Who however is the "end developer"? Would that be a developer that uses a framework like Grok, or the developers of the framework itself? I don't know whether Ian meant this, but let's define "end developer" as the developer actually building an application for the sake of this discussion.

Of course the end developer always makes the final determination whether libraries work together. But reuse is possible here, and a project like Grok wants to give the end developer as much help as we can.

One of the advantages of a framweork that's distributed as a single large distribution containing many sub-packages like Django is that the developers of the package can determine whether this subset really works together, not the end developer that uses Django to build an app. There is no chance someone will install a version of Django where subpackage 'a' doesn't work properly with subpackage 'b', unless the Django developers themselves made a mistake.

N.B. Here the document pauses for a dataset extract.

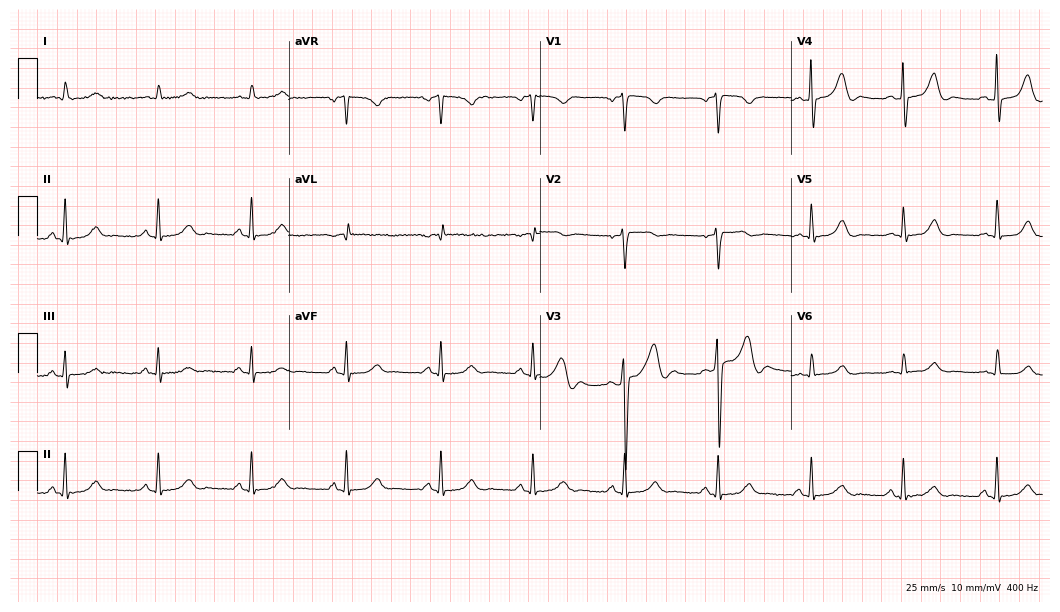
Resting 12-lead electrocardiogram (10.2-second recording at 400 Hz). Patient: a woman, 81 years old. Read as a normal ECG.

Indeed the Zope project used to distribute Zope 3 this way (and we still distribute it that way as an option), but we wanted more flexibility for end developers to select their individual dependencies, and evolve different parts of the project at different rates. We also wanted to make it easier for others to use individual components developed by the Zope project, so we split Zope up into a whole bunch of packages and started distributing them that way. Now we've been plugging away at unwinding all sorts of dependencies that grew up between many of our supposedly independently reusable packages while we weren't looking, but that's another story.

If you have de-coupled packages, like Grok does, the burden of maintaining which versions work well together should not fall solely on the end developers that use a set of libraries. This would mean that each developer that used Grok would need to figure out a large list of versions, as Grok is composed from a large list of dependencies.

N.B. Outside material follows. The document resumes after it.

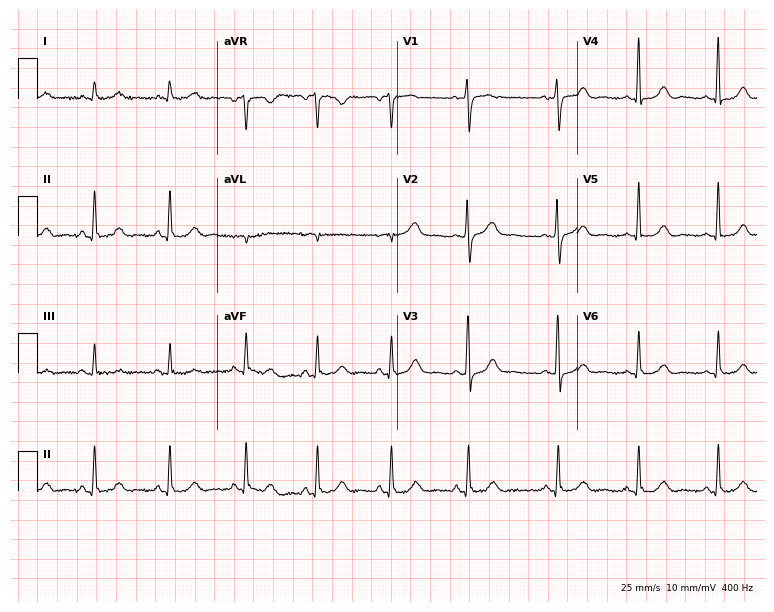
12-lead ECG from a female patient, 62 years old. Recorded interpretation: within normal limits.

While I fully agree that it's important that end developers should have the ability to determine the exact version of each package if they should want to, I think often they want to delegate this job to the developers of a larger project (like Grok or Django) to determine what combination is known to work.

We want people to be able to work together to determine the known-good set. We don't want to force end developers to figure out which list of versions to freeze each time they create a new project. We need to have the ability to share these lists of frozen versions, work on them as a team, and release them so others can reuse them, and potentially extend and override them.

That's what we've doing with Grok for more than a year now. We maintain lists of versions for the developers that use Grok, but we give our users the opportunity to override and extend our choices should they wish to do so.

From what I see pip's requirement file mechanism and bundle mechanism get there part of the way, but I do not yet see patterns for delegating the management of such requirements files to a project like Grok, while still allowing individual developers to override these choices where needed. Perhaps I'm missing something.

The future?

Grok's current approach could be improved. When I build a framework on top of Grok, I need to host a new requirements file for that new framework as well on some URL. While it's possible to combine requirement lists together into a larger list with Buildout's mechanisms, it is a bit frustrating we are forced to have to maintain such a separate infrastructure entirely independently from PyPI. It's an extra release step too, making the entire release process that's automated so nicely by distutils and setuptools more cumbersome again.

I think it would be useful to allow people to ship "known-good" requirements along with the distributions, and host these directly on PyPI. Someone that uses a library will not be forced to use these requirements, but can opt to do so if they wish. Requirement lists should be able to build on and override other requirements lists. I wrote down some ideas on how this might work in 2007. Perhaps the people working on this problem today will find some of my old thoughts useful, so if you're really interested in these topics, please read the linked article.